[[ THE DATA open ]]
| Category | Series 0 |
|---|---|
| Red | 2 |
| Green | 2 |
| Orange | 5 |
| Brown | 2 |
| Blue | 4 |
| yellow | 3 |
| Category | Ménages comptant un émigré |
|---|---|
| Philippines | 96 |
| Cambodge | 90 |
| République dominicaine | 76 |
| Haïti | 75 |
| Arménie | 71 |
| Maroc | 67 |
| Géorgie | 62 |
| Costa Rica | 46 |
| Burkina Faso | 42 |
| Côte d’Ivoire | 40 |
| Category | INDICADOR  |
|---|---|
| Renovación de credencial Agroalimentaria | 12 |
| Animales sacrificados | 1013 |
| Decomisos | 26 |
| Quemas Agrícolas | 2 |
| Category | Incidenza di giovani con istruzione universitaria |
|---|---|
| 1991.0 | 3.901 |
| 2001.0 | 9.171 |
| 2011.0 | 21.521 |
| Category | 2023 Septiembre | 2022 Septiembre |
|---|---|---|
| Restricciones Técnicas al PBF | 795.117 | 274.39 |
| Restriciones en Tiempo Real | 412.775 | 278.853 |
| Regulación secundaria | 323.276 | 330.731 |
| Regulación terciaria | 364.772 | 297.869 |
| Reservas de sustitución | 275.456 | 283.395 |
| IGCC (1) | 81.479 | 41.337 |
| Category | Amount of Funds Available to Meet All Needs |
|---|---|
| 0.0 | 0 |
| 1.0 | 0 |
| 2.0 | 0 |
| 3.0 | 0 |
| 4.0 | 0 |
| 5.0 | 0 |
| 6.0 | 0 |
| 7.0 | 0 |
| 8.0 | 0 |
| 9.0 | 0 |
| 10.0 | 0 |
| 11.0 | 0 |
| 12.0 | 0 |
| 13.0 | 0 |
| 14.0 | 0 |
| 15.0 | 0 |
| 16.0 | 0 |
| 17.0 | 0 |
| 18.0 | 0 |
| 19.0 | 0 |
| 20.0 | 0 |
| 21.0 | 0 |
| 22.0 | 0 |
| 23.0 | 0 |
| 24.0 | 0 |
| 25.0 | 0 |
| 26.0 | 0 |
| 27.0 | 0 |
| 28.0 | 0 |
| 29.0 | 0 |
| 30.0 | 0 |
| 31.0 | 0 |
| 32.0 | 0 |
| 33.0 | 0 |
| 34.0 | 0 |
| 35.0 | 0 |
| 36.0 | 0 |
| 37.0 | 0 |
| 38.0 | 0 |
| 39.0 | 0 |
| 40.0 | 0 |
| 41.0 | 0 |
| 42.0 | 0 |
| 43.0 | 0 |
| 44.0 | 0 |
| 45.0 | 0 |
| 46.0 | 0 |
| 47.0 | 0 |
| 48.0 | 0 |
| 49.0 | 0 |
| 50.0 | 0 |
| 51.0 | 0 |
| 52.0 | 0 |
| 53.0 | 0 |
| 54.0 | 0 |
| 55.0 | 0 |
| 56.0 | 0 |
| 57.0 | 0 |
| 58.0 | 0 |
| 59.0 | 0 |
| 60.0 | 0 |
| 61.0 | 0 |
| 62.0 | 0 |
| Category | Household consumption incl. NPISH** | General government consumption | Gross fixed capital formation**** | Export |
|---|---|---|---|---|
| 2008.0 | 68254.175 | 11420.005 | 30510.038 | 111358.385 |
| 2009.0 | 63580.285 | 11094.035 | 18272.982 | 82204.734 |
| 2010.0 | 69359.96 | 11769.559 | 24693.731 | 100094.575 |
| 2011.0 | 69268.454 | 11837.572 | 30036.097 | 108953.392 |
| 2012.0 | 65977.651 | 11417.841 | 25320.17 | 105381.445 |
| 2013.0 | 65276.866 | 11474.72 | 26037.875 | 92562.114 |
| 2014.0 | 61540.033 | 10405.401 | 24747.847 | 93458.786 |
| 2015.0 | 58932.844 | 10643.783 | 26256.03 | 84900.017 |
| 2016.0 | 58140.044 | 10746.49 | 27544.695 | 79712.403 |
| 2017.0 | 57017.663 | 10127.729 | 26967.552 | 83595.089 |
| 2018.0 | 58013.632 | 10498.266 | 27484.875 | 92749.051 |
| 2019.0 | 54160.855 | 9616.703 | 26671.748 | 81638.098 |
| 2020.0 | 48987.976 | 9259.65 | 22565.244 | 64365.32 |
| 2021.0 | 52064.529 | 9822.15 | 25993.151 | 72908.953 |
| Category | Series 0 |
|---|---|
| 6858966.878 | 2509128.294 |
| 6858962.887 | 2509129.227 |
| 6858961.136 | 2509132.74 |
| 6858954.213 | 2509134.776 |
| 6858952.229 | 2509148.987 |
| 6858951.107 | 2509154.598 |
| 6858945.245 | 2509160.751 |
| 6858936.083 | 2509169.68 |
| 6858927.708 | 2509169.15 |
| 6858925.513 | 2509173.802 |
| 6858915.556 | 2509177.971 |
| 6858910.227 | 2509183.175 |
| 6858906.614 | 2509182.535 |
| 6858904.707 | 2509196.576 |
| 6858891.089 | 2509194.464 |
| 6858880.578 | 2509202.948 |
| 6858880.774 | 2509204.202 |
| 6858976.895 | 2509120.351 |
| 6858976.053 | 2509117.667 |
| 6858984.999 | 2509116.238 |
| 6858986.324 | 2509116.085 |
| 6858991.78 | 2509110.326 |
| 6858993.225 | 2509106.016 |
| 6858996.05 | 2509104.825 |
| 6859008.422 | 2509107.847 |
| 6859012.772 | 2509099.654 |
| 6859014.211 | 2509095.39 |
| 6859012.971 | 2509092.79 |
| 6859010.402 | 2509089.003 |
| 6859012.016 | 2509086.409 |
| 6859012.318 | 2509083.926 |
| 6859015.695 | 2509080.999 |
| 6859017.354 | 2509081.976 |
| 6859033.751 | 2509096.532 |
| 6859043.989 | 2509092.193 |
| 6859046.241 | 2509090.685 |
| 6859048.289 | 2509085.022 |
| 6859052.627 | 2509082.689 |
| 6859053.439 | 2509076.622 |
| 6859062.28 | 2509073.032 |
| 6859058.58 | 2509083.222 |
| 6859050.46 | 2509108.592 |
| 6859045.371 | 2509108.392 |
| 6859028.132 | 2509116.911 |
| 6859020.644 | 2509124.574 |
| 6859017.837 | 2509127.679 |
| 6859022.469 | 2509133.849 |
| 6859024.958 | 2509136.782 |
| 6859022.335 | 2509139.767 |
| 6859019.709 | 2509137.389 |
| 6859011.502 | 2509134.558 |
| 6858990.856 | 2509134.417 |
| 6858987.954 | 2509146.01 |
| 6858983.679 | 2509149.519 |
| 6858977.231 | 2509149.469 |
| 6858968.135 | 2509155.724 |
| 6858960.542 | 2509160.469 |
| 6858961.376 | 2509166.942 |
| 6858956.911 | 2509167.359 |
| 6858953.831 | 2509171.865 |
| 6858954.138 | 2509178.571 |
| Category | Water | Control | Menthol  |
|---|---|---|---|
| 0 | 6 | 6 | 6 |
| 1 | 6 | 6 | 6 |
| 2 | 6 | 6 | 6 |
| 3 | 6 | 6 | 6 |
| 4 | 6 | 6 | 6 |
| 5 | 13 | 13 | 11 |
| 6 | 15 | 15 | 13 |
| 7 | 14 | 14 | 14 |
[[ THE DATA closed ]]
● **WHAT YOU WILL DO**: Only one stretch of the records above is wanted: the lines between the one holding "Brown | 2 |" and the one holding "2011.0 | 21.521 |", inclusive, reproduced exactly.

● **ANSWER TO THE PROBLEM**:
| Brown | 2 |
| Blue | 4 |
| yellow | 3 |
| Category | Ménages comptant un émigré |
|---|---|
| Philippines | 96 |
| Cambodge | 90 |
| République dominicaine | 76 |
| Haïti | 75 |
| Arménie | 71 |
| Maroc | 67 |
| Géorgie | 62 |
| Costa Rica | 46 |
| Burkina Faso | 42 |
| Côte d’Ivoire | 40 |
| Category | INDICADOR  |
|---|---|
| Renovación de credencial Agroalimentaria | 12 |
| Animales sacrificados | 1013 |
| Decomisos | 26 |
| Quemas Agrícolas | 2 |
| Category | Incidenza di giovani con istruzione universitaria |
|---|---|
| 1991.0 | 3.901 |
| 2001.0 | 9.171 |
| 2011.0 | 21.521 |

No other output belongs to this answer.